Supreme Court justices debate 'terror' of cross-burning
By The Associated Press
WASHINGTON A case involving whether cross-burning is illegal intimidation or constitutionally protected free speech produced sharp debate today among Supreme Court justices, with most appearing troubled by the symbol's link to racial violence.
Justices are considering how far states can go to discourage the Ku Klux Klan and others from burning crosses. At issue is an anti-cross-burning Virginia law passed 50 years ago in reaction to Klan intimidation of blacks.
Justice Clarence Thomas, the high court's only black member and the justice who rarely speaks in arguments, said crosses were part of "100 years of lynching in the South."
"This was a reign of terror, and the cross was a sign of that," said Thomas, who was raised in segregated Georgia. "It is unlike any symbol in our society. It was intended to cause fear, terrorize."
The justices interrupted each other during the lively argument, comparing crosses to semiautomatic weapons and discussing the history of cross-burning.
"The cross has acquired a potency that is at least equal to that of a gun," Justice David H. Souter said.
The justices historically have been protective of the free-speech rights of the most controversial of groups, including flag-burners, adult entertainers and people who display swastikas.
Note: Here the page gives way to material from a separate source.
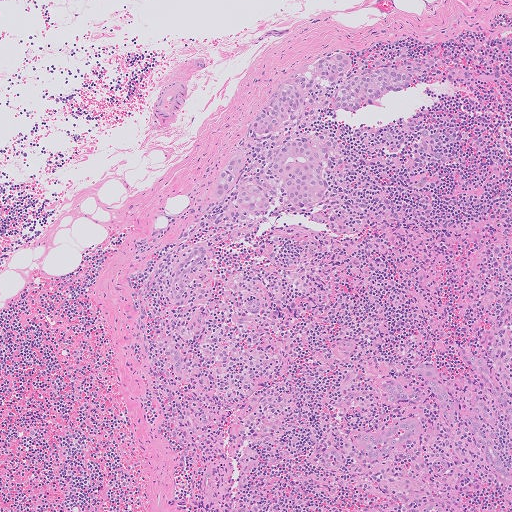
This is a crop of a whole-slide image: an H&E-stained breast-cancer sentinel lymph node section at roughly 5× magnification (about 2.0 µm per pixel; the crop spans about 1.0 mm).
Outlines of two tumour regions, largest first (closed clockwise paths, crop pixels): region 1: (313, 131), (335, 140), (341, 155), (331, 176), (333, 182), (328, 196), (310, 208), (225, 225), (221, 220), (225, 206), (204, 198), (206, 184), (221, 164), (236, 154), (243, 154), (248, 159), (245, 175), (252, 173), (277, 146); region 2: (344, 51), (352, 60), (352, 67), (356, 72), (363, 72), (373, 61), (380, 60), (386, 65), (416, 68), (418, 82), (413, 88), (384, 96), (350, 112), (334, 111), (329, 106), (334, 84), (313, 106), (274, 132), (253, 133), (252, 118), (271, 94), (292, 72), (328, 52).
The annotated tumour makes up about 5% of the crop.
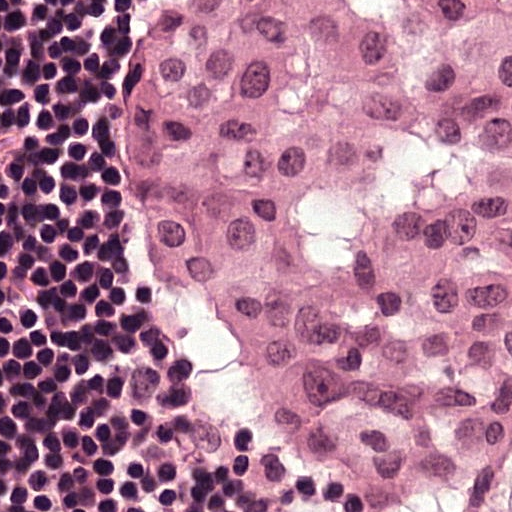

In the cross-burning case, they're debating now whether three white men were wrongly prosecuted, in two separate cases, for lighting crosses during a Klan rally and in the yard of a black family.
The Virginia Supreme Court overturned the convictions of the men, ruling the burnings were symbolic speech.
The state court relied on the U.S. Supreme Court decision, R.A.V. v. City of St. Paul, a decade ago in another cross-burning case. The Supreme Court struck down a city hate-crimes ordinance in St. Paul, Minn., that criminalized cross-burning aimed at frightening or angering others "on the basis of race, color, creed or gender." Virginia's law prohibits the activity when done to intimidate a person or group.
Several justices, however, questioned whether in Virginia people can be punished for burning crosses if there is not a clear intent to intimidate.
The Virginia law applies to cross-burning on public or private land. The Virginia court said general laws against vandalism, assault, and trespass could be used to prosecute those who seek to terrorize others, according to the Christian Science Monitor.
More than a dozen states have cross-burning laws. A ruling against Virginia could block many of them.
The arguments come four years after two white neighbors in Virginia Beach, Va., tried to burn a 4-foot cross in the yard of James Jubilee, who is black. Jubilee later moved his family out of the neighborhood.
In the other case, a Pennsylvania man was convicted of burning a 30-foot cross on private land in rural southern Virginia during a 1998 Klan rally.
Virginia Solicitor William H. Hurd said the Klan rally was held after whites became angry about mixed-race couples, and that they talked at the rally about killing blacks. He pointed at the large courtroom columns, to compare the size of the cross that was set on fire.
Justice John Paul Stevens asked if the state was only prosecuting cross-burnings because they are obnoxious speech. Hurd said such speech is allowed, but that threatening speech should be barred.
The Bush administration, siding with Virginia, argued in court filings that cross-burning "has a particularly strong association with acts of vigilantism and violence."
Virginia has passed a new version of the law intended to get around free-speech concerns. The new law makes it a crime to burn anything, including a cross, as a threatening symbol.
The case is Virginia v. Black, 01-1107.